Призвание. О выборе, долге и нейрохирургии - Марш Генри
Шрифт:
Интервал:
Закладка:
– Если убрать часть опухоли и освободить немного места, то можно выиграть ему время, – отозвался тот.
– Но сможет ли операция изменить его личность в лучшую сторону?
– Ну, может и помочь.
Я ответил не сразу.
– Что-то я в этом сомневаюсь, – наконец заключил я. – Но это ваш пациент. К тому же я его вообще не видел.

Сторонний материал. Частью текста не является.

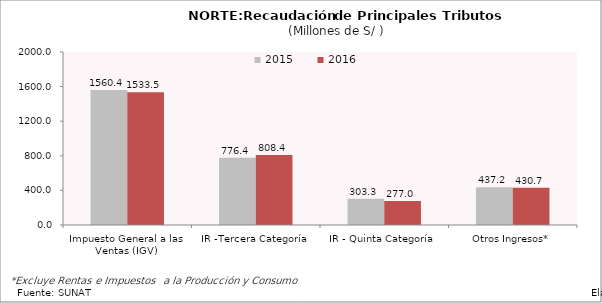
| Category | 2015 | 2016 |
|---|---|---|
| Impuesto General a las Ventas (IGV) | 1560.436 | 1533.497 |
| IR -Tercera Categoría | 776.449 | 808.389 |
| IR - Quinta Categoría | 303.279 | 277 |
| Otros Ingresos* | 437.159 | 430.689 |
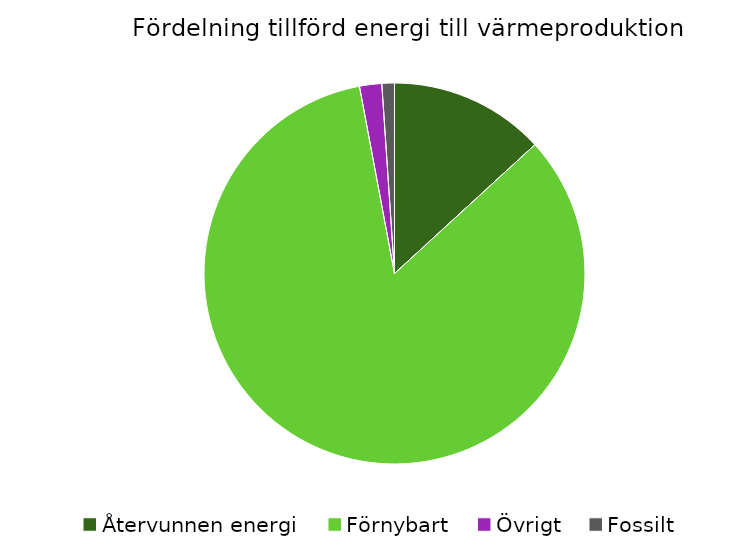
| Category | Fördelning värmeproduktion |
|---|---|
| Återvunnen energi | 0 |
| Förnybart | 0 |
| Övrigt | 0 |
| Fossilt | 0 |
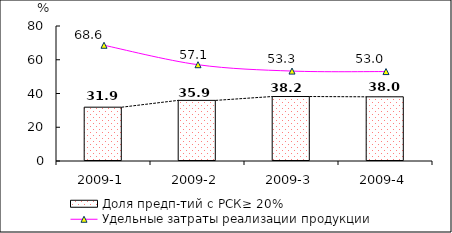
| Category | Доля предп-тий с РСК≥ 20% |
|---|---|
| 2009-1 | 31.89 |
| 2009-2 | 35.93 |
| 2009-3 | 38.21 |
| 2009-4 | 38.04 |
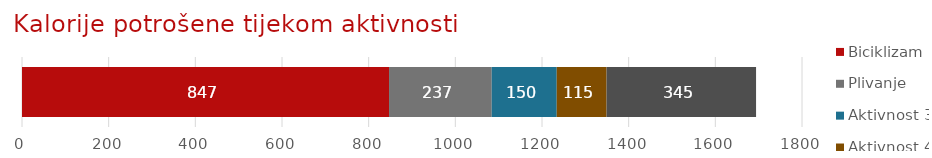
| Category | Biciklizam | Plivanje | Aktivnost 3 | Aktivnost 4 | Aktivnost 5 |
|---|---|---|---|---|---|
| Praćenje aktivnosti | 847 | 237 | 150 | 115 | 345 |
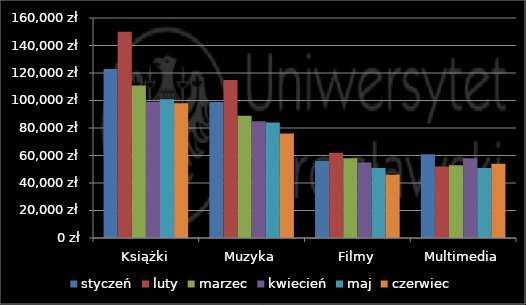
| Category | styczeń | luty | marzec | kwiecień | maj | czerwiec |
|---|---|---|---|---|---|---|
| Książki | 123000 | 150000 | 111000 | 99000 | 101000 | 98000 |
| Muzyka | 99000 | 115000 | 89000 | 85000 | 84000 | 76000 |
| Filmy | 56000 | 62000 | 58000 | 55000 | 51000 | 46000 |
| Multimedia | 61000 | 52000 | 53000 | 58000 | 51000 | 54000 |
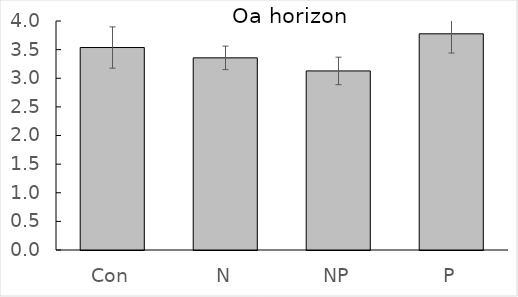
| Category | Series 0 |
|---|---|
| Con | 3.537 |
| N | 3.356 |
| NP | 3.128 |
| P | 3.776 |

Вы уже поговорили с ним и его семьей?
– Да.
– Так, уже девять, – прервал я совещание. – Давайте посмотрим, что там у нас с койками, чтобы понять, можно ли приступать к операциям.
Через час Тим и Сами начали оперировать румынку. Бóльшую часть времени я просидел на скамейке, прислонившись спиной к стене, пока они не спеша удаляли опухоль. Свет в операционной был приглушен, поскольку Тим и Сами пользовались микроскопом, так что я задремал, убаюканный привычными звуками: пиканьем анестезиологических мониторов, шумом аппарата искусственной вентиляции легких, голосом Тима, дающего указания Сами и операционной медсестре Агнес, шипением вакуумного отсоса, с помощью которого Тим удалял опухоль из головы пациентки. «Зубчатые щипцы… зажим Эдсона… диатермические щипцы… Агнес, пожалуйста, тампон… Сами, можешь здесь отсосать?… Тут немного крови… Ага, получилось!..»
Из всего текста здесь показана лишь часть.